Das Paket der USA umfasst Munition für die Mehrfachraketenwerfer vom Typ Himars, Raketen für die Luftverteidigung und Artilleriemunition. Seit Kriegsbeginn Ende Februar 2022 haben die USA nach Angaben des Verteidigungsministeriums der Ukraine militärische Hilfe von mehr als 43 Milliarden US-Dollar (rund 39 Milliarden Euro) bereitgestellt oder zugesagt. Der ukrainische Präsident Wolodymyr Selenskyj dankte den USA und Präsident Joe Biden. «Artillerie. Raketen, Munition für die Himars, Minenräumgerät – das ist, was unsere Kämpfer brauchen», schrieb Selenskyj im sozialen Netzwerk X (früher Twitter).

Selenskjy erinnert an tote Soldaten

In seiner Abendansprache rief Selenskyj die Bürger und Bürgerinnen seines Landes zum Gedenken an die getöteten Soldaten auf. «Viele Ukrainer haben heute jemanden, an den sie sich erinnern, jemanden, den sie ehren», sagte er gestern, der in der Ukraine als Tag der Verteidiger begangen wurde. Um sich dieser Opfer würdig zu erweisen, solle jeder sich für die Ukraine einsetzen, sich um seinen Nächsten kümmern. «Die Ukraine muss siegen. Das ist für alle das Wichtigste», sagte Selenskyj in dem Video.

Die genauen Verluste der Ukraine an Menschen in den über 18 Monaten Krieg sind nicht bekannt.
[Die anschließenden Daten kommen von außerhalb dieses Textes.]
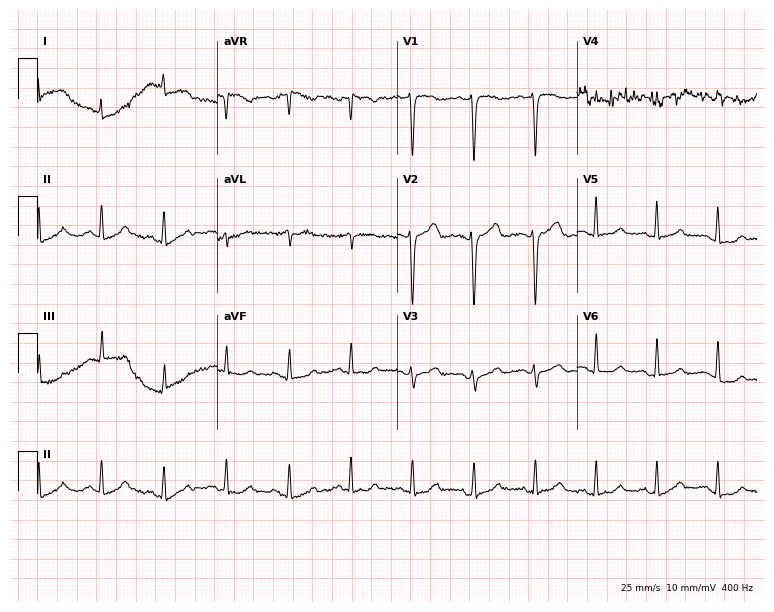
Electrocardiogram, a female patient, 71 years old. Of the six screened findings (first-degree AV block, right bundle branch block, left bundle branch block, sinus bradycardia, atrial fibrillation, sinus tachycardia), none is recorded. Other findings, if any, are not listed.

Die Zahl der getöteten Soldaten wird geheim gehalten. Doch nach Schätzungen sind sowohl Zehntausende Soldaten wie Zehntausende Zivilisten getötet worden. Im Land gibt es Millionen Binnenflüchtlinge, weitere Millionen sind ins Ausland geflüchtet.

Prigoschin in St. Petersburg beigesetzt

Über Ort und Zeit der Beisetzung des Söldnerführers Prigoschin war in Russland seit Tagen spekuliert worden. An mehreren Friedhöfen in seiner Heimatstadt St. Petersburg zog gestern Polizei auf. Schließlich teilte Prigoschins Pressedienst mit, nach einer Trauerfeier im engsten Kreis sei der 62-Jährige auf dem Friedhof Porochowskoje am Stadtrand beerdigt worden.
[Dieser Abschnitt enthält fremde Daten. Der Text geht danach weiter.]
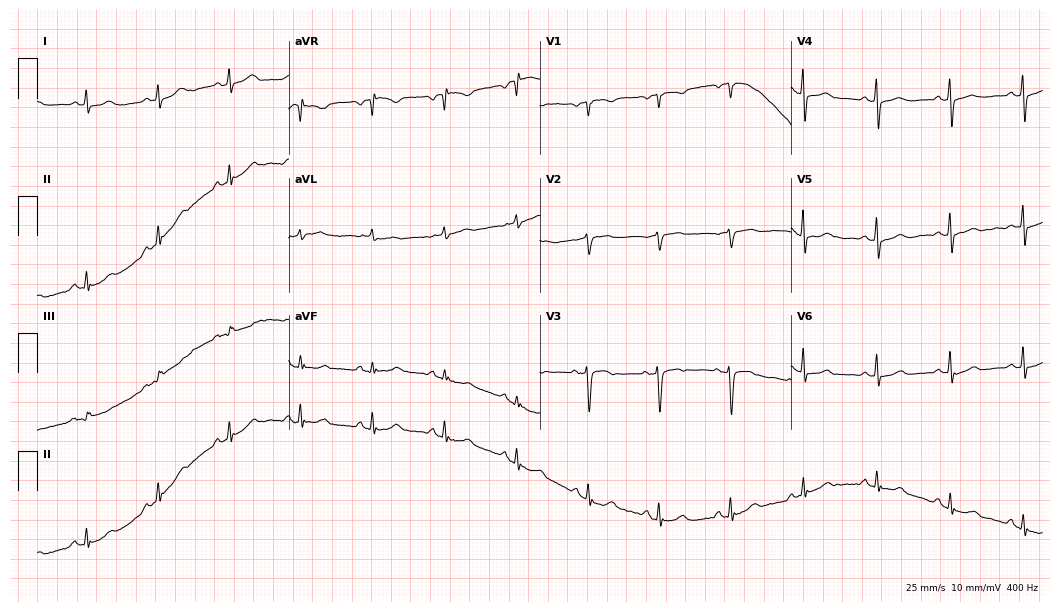
Resting 12-lead electrocardiogram (10.2-second recording at 400 Hz). Patient: a female, 68 years old. Read as a normal ECG.

Schon vorher hatte der Kreml mitgeteilt, dass Präsident Wladimir Putin nicht an der Beerdigung seines einstigen Günstlings teilnehmen werde. Prigoschin hatte im Juni eine kurzlebige Meuterei gegen die russische Militär- und Staatsführung angezettelt, was Putin Verrat nannte. Vergangene Woche kamen Prigoschin und neun weitere Personen beim Absturz eines Privatjets ums Leben. Die Ursache ist unklar. Gemutmaßt wird, die Maschine sei gezielt zum Absturz gebracht worden.

Das wird heute wichtig

Die Verteidigungsminister der EU-Staaten beraten bei einem informellen Treffen über weitere Unterstützung für die Ukraine. Grundlage der Gespräche in Toledo sind unter anderem Vorschläge des EU-Außenbeauftragten Josep Borrell.

Er hatte im vergangenen Monat angeregt, das militärische Ausbildungsprogramm für die ukrainischen Streitkräfte deutlich auszuweiten. Wenn die Umstände es zuließen, könnte das Training schrittweise in die Ukraine verlagert werden. Zudem empfiehlt Borrell längerfristige Finanzierungszusagen für Militärhilfen und EU-Geld zur Lieferung von Kampfjets und Raketen.